Por exemplo, entre os duelistas, há personagens voltados para combate à distância, como Justiceiro e Hela, que usam armas e projéteis, e lutadores corpo a corpo, como Punho de Ferro e Psylocke, ideais para surpreender a retaguarda inimiga.
Minha principal reclamação fica por conta dos suportes, já que a maioria das ultimates se resume a diferentes formas de curar todos os aliados em área. Exemplos disso são Mantis, que concede um escudo extra além da barra de vida, e Luna Snow, que pode escolher entre cura ou aumento da velocidade de movimento.
Outro aspecto que pode assustar os novatos é a quantidade de habilidades por personagem. Alguns, como o Homem-Aranha, possuem ataques que aplicam múltiplos efeitos, exigindo atenção aos combos para maximizar a eficiência. Ainda assim, a variedade é um dos pontos altos de Marvel Rivals, tornando fácil a tarefa de encontrar um herói que se encaixe em seu estilo de jogo.

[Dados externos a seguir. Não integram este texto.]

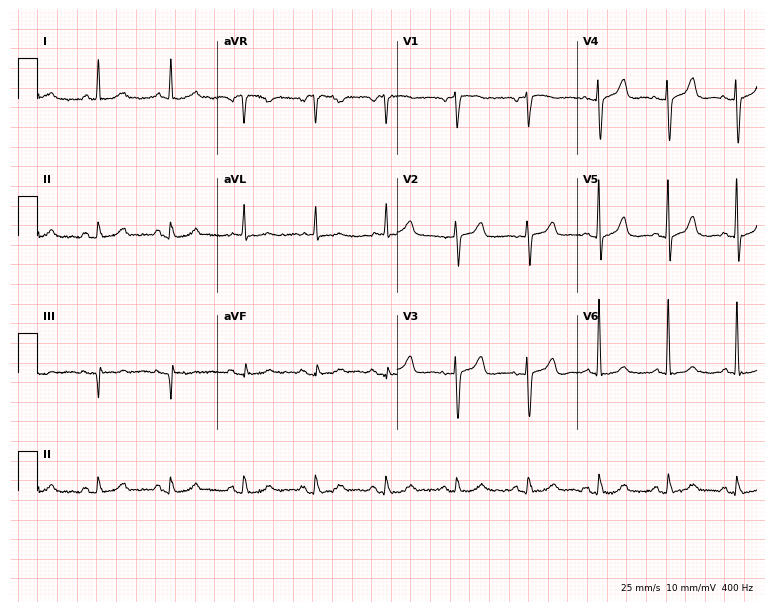
Standard 12-lead ECG recorded from a female, 85 years old (7.3-second recording at 400 Hz). Read as a normal ECG.
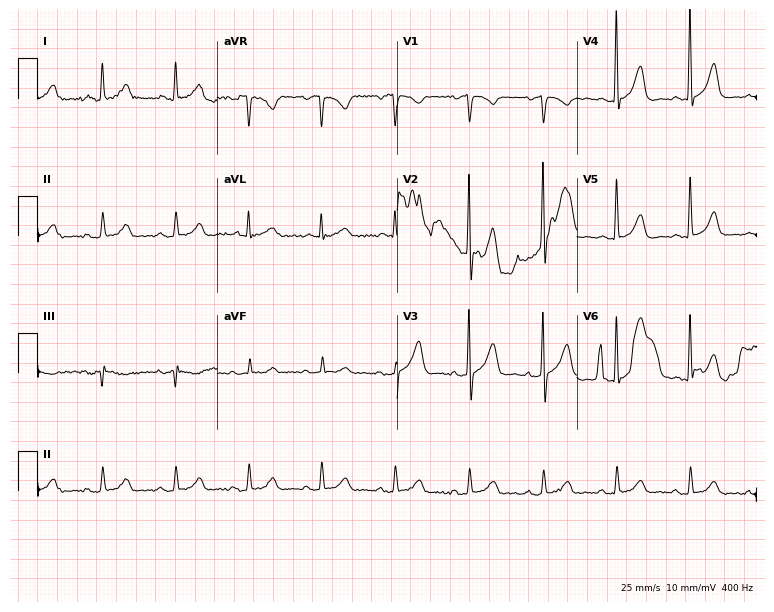
12-lead ECG from a 70-year-old woman. No first-degree AV block, right bundle branch block, left bundle branch block, sinus bradycardia, atrial fibrillation or sinus tachycardia recorded for this tracing. Other findings, if any, are not listed.
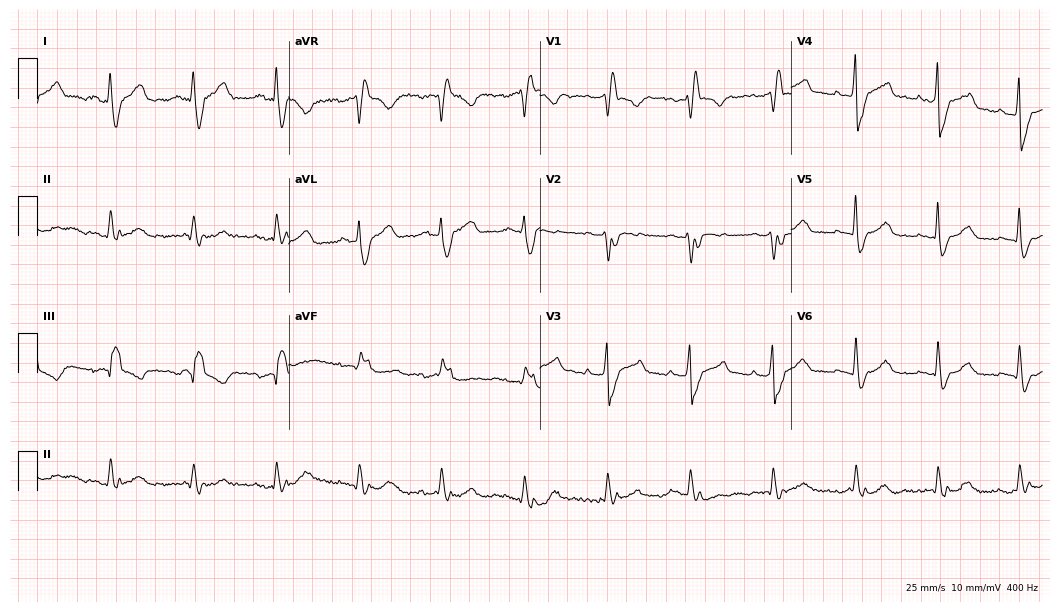
ECG (10.2-second recording at 400 Hz) — a 57-year-old man. Findings include right bundle branch block.
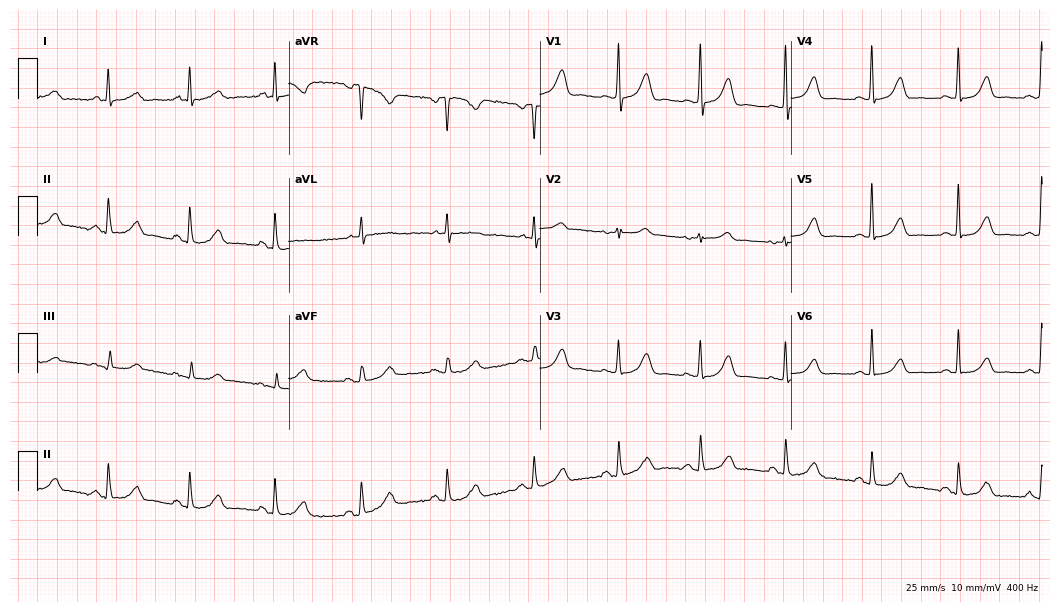
12-lead ECG (10.2-second recording at 400 Hz) from a female patient, 71 years old. Labelled as a normal ECG.

Porém, uma questão de debates polêmicos na comunidade é a ausência de fila por função. Não há limite para a quantidade de cada classe no time e, embora isso proporcione mais liberdade para os jogadores, muitas vezes as pessoas simplesmente ignoram a necessidade de um tanque ou curandeiro para escolher mais um DPS.
O elenco de duelistas é um prato cheio para os fominhas de KDA. |
Diversas vezes pensei em jogar de tanque, apenas para perceber que todo o time já havia escolhido duelistas — vale destacar que essa é a classe com mais personagens no jogo e, consequentemente, a mais disputada. Nessas ocasiões, fui forçado a mudar para estrategista para tentar dar algum suporte ao time. Até no competitivo isso aconteceu, e espero que, em ranques mais altos, essa situação se torne menos comum.
Um dos fatores que incentivam uma composição mais estratégica é a mecânica de colaboração. Certos heróis podem conceder ou receber benefícios quando estão no time com aliados específicos. Por exemplo, Venom pode fornecer simbiontes para Peni e Homem-Aranha, enquanto Adam Warlock permite que os Guardiões tenham a chance de ressuscitar.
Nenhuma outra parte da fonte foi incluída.